For every row, I need to know how much time (delta value) elapsed since the last occurrence of a row with side not equal to the current side. In slow R code:
slow_function <- function(my_data){
stopifnot(!is.null(my_data$side))
stopifnot(!is.null(my_data$value))
value_past <- rep(NA, nrow(my_data))
for(i in 2:nrow(my_data)){
current_value <- -1 * my_data$side[i]
last_mirror <- rev(which(my_data$side[1:(i-1)] == current_value))[1]

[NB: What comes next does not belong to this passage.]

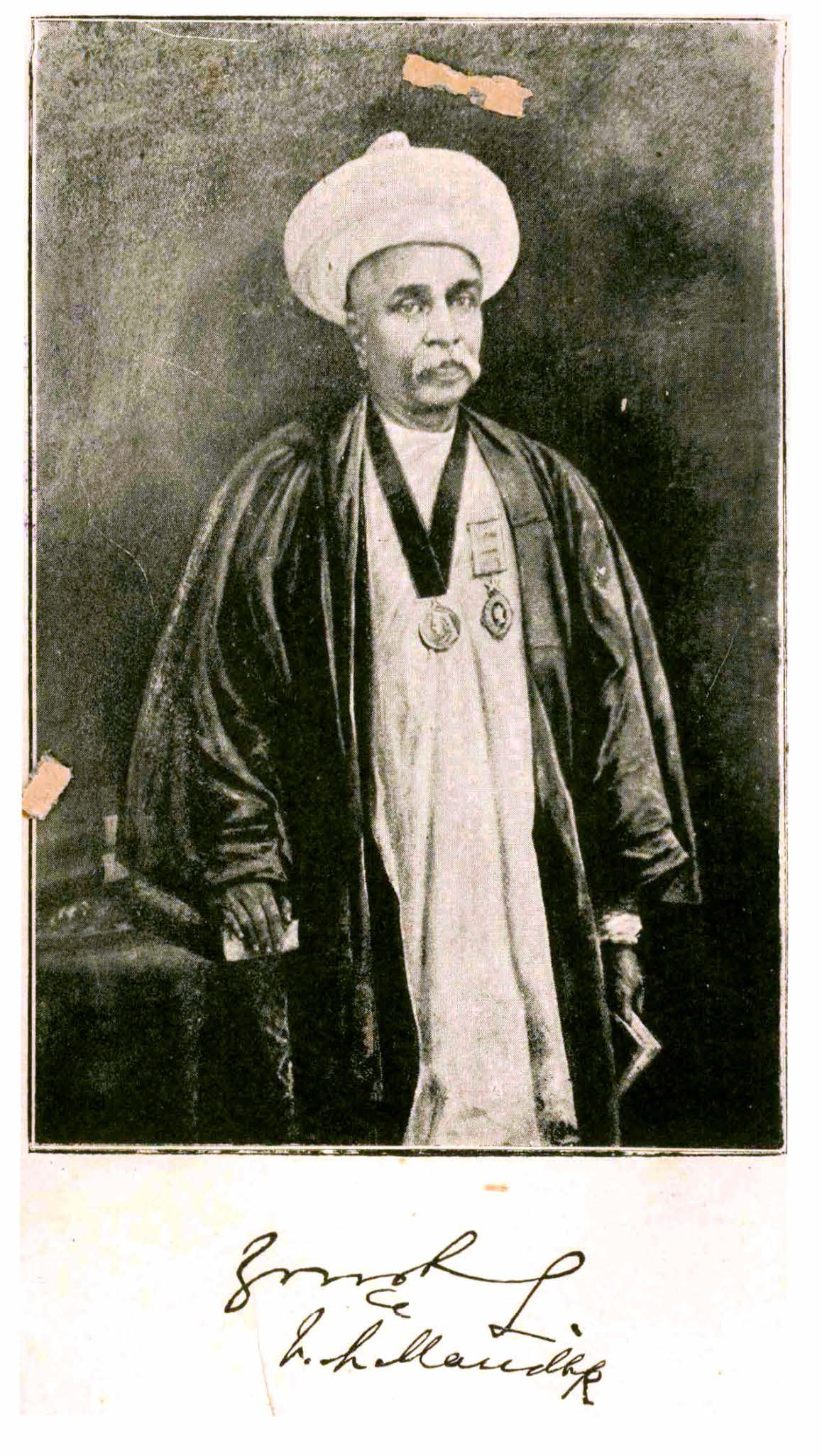 Vishvanath Narayan Mandlik, C.S.I. (8 March 1833 - 9 May 1899)

value_past[i] <- my_data$value[i] - my_data$value[last_mirror]
}
return(value_past)
}
my_data$res <- slow_function(my_data)
head(my_data)
# side value res
# 1 -1 1 NA
# 2 1 2 1
# 3 -1 3 1
# 4 1 4 1
# 5 1 5 2
# 6 -1 6 1
I'm trying to do this fastly using either dplyr or data.table magic.
Upvotes: 2
Views: 118
Reputation: 66819
A non-equi update join works:
library(data.table)
setDT(my_data)
my_data[, other_side := -1*side ]
my_data[, v :=
.SD[.SD, on=.(side = other_side, value < value), mult="last", i.value - x.value ]
]
# test
my_data[ res != v, .N ] # 0
It's probably also possible to do this with a rolling join.
Upvotes: 3